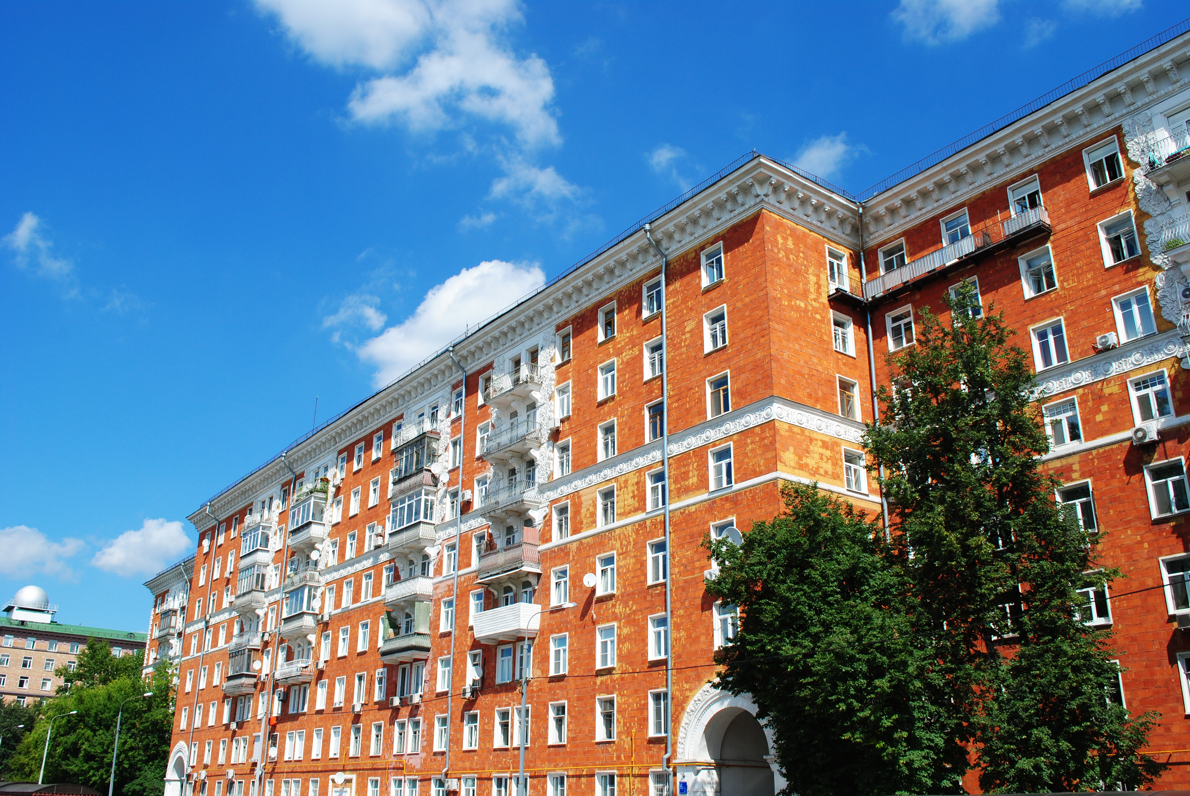 «Красные дома» (д. 6)
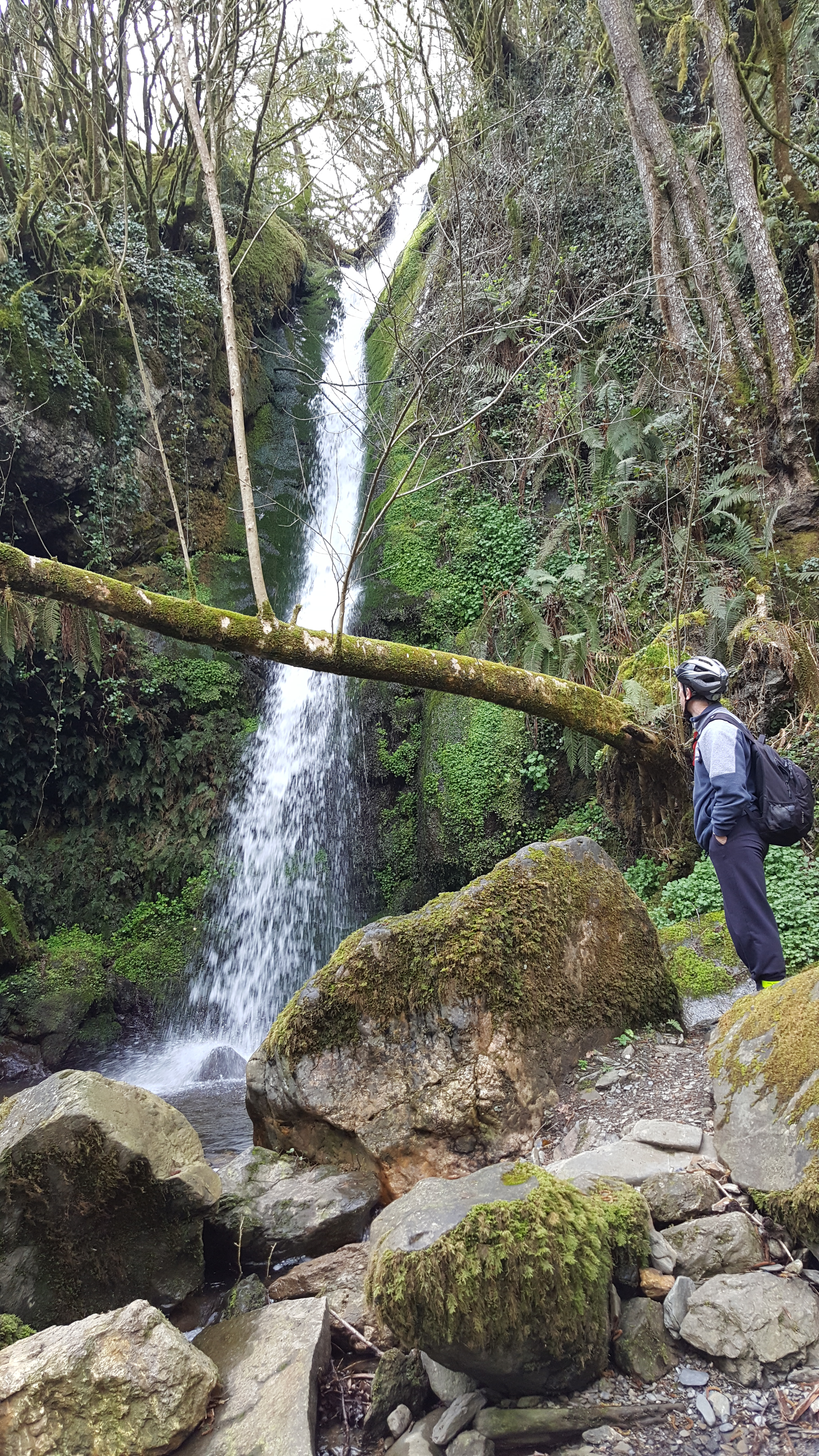 Bisusta ur-jauzia Sunbillan trenbide zaharreko bide berdearen parean.
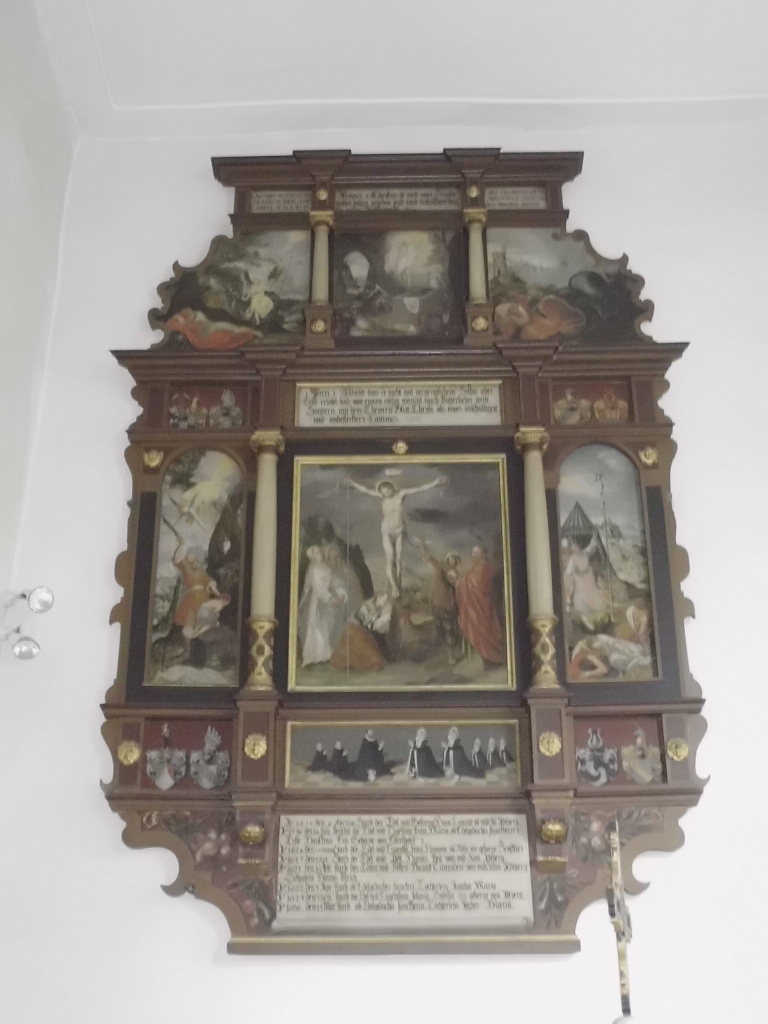 Absberg (Landkreis eißenburg-Gunzenhausen, Bayern, Christus-Kirche, Epitaph des Hans Konrad von Absberg an der Chornordwand
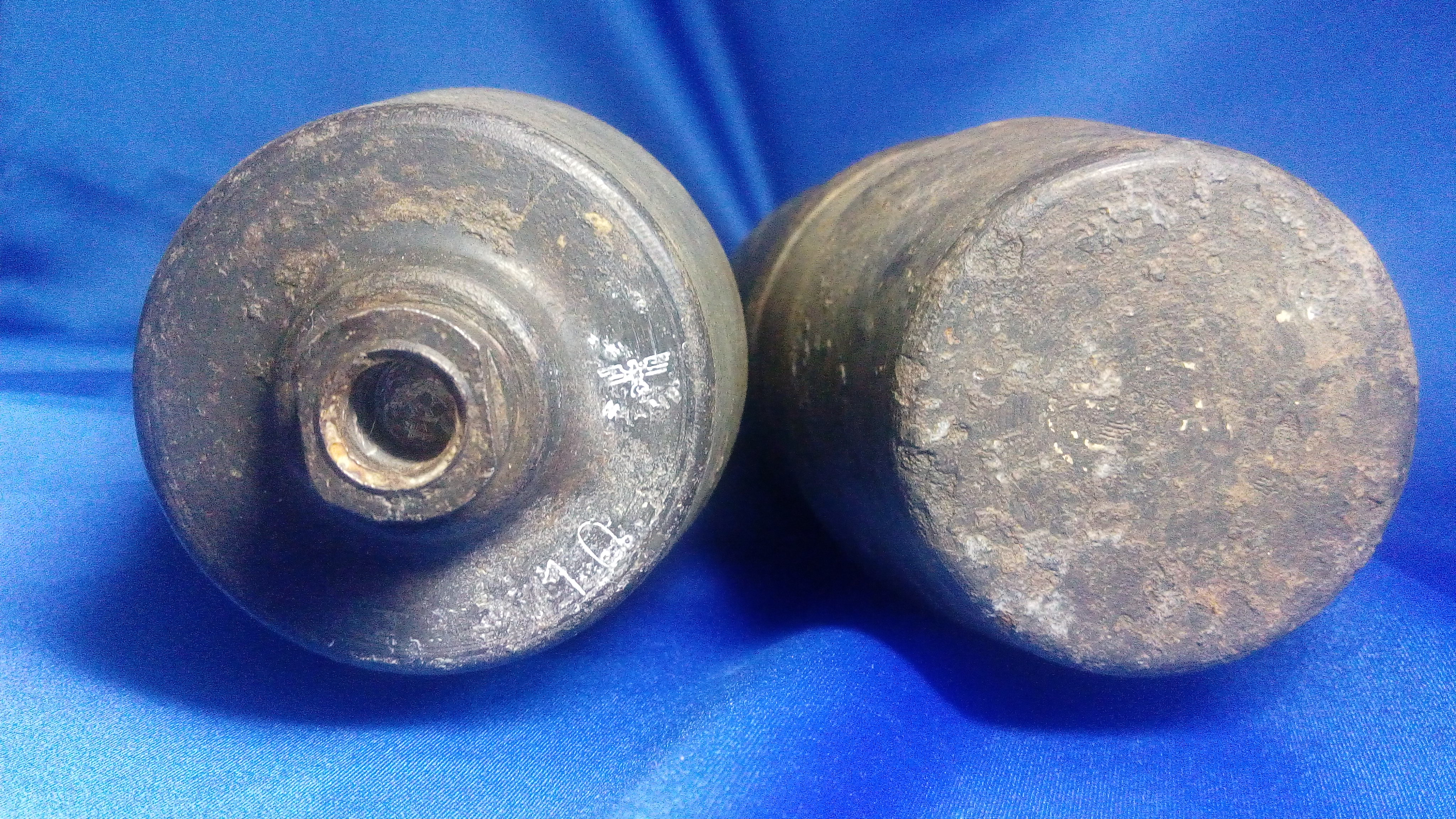 Донная часть снарядов Pak 36, с клеймами немецкой приемки
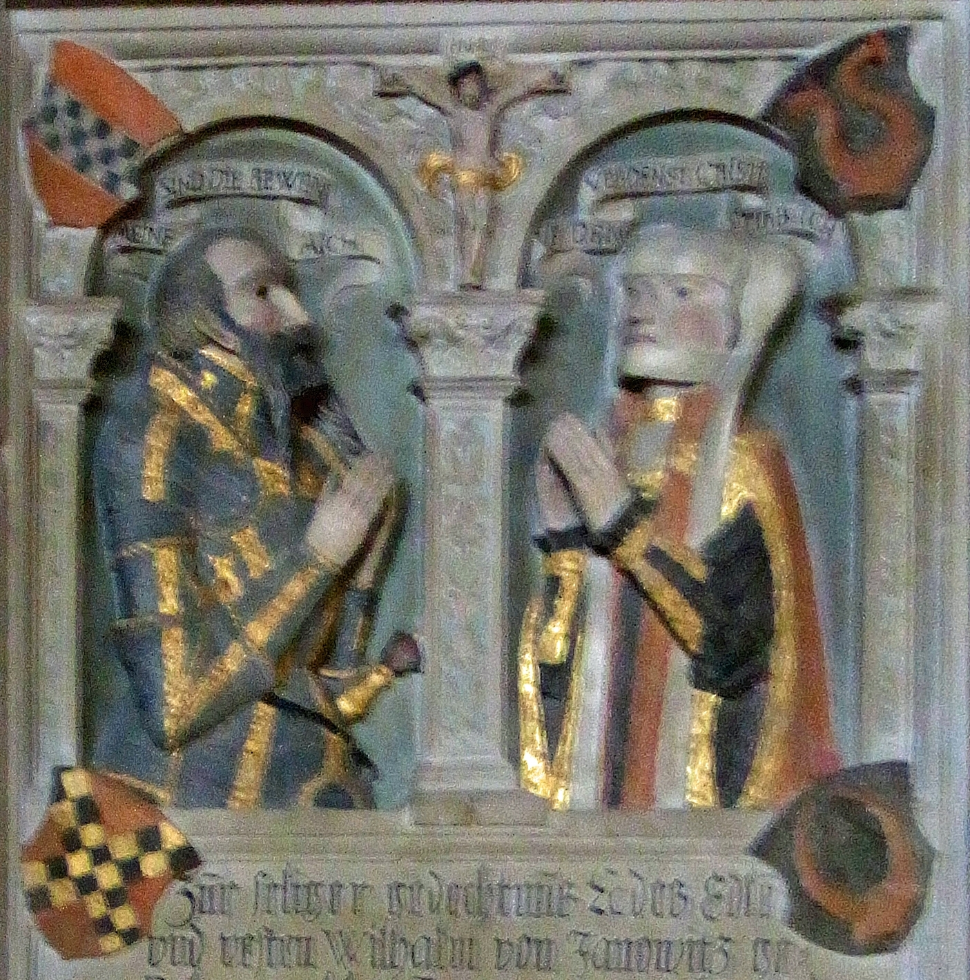 Epitaph von Wilhelm von Janowitz und Anna von Sachsenheim, 1553, Tübingen, Stiftskirche. – Rechts: Büffelhornwappen mit nach außen bzw. nach innen gebogenen Hörnern.
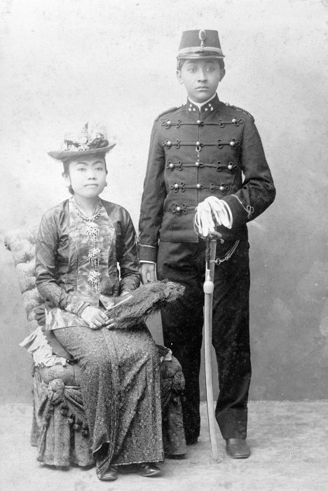 Foto. Vorstelijk echtpaar Kangdjeng Pangeran Angabei Sakalijan met echtgenote.
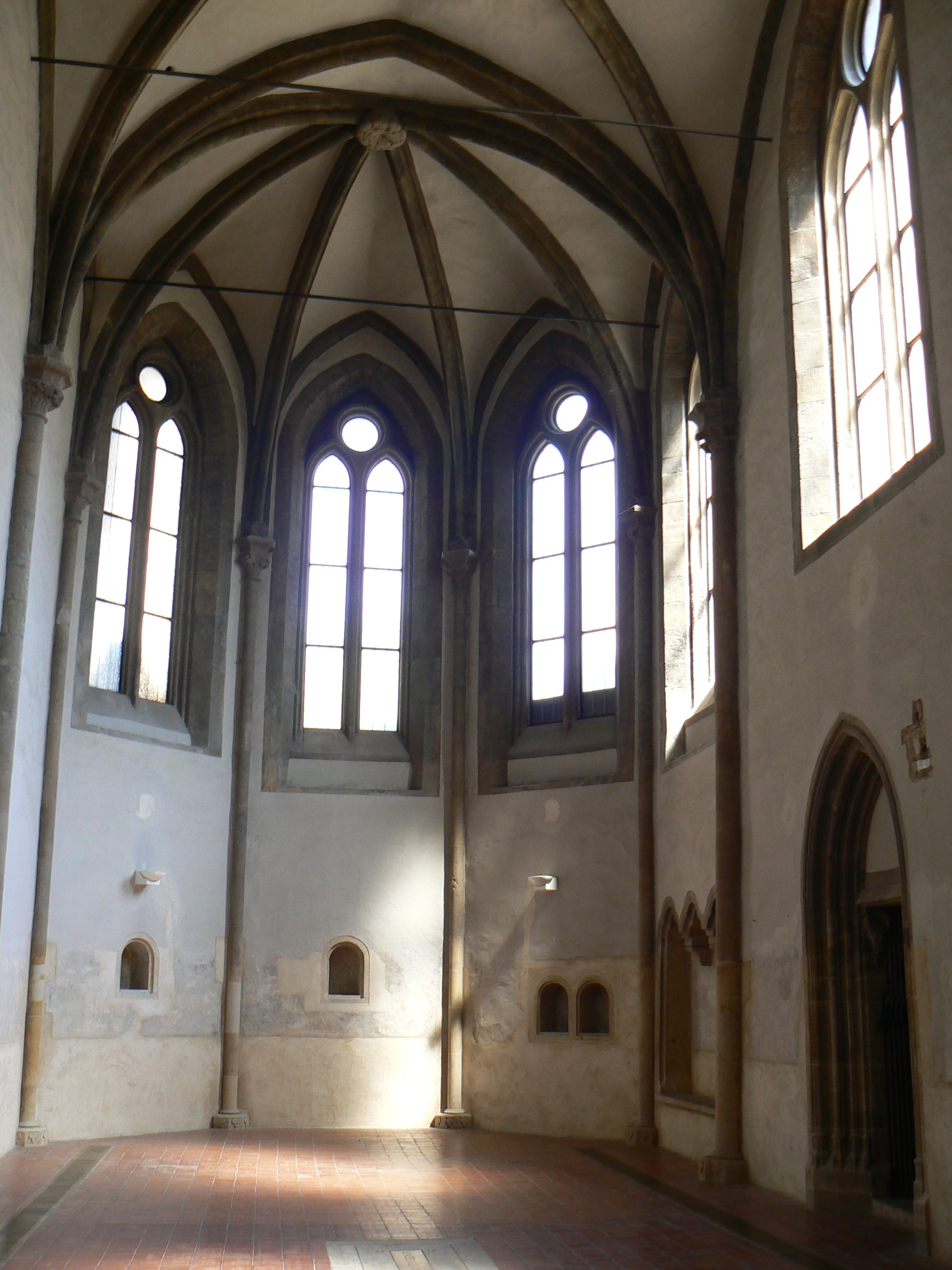 Presbytář kostela sv. Františka v Anežském klášteře
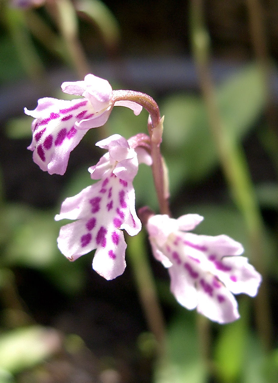 Scientific name Amitostigma lepidum

--- Task brief ---
Give back the lines word for word, from the very first in the material above to the one that has "Донная часть снарядов", both included, without the pictures.

--- Answer to the problem ---
 «Красные дома» (д. 6)
 Bisusta ur-jauzia Sunbillan trenbide zaharreko bide berdearen parean.
 Absberg (Landkreis eißenburg-Gunzenhausen, Bayern, Christus-Kirche, Epitaph des Hans Konrad von Absberg an der Chornordwand
 Донная часть снарядов Pak 36, с клеймами немецкой приемки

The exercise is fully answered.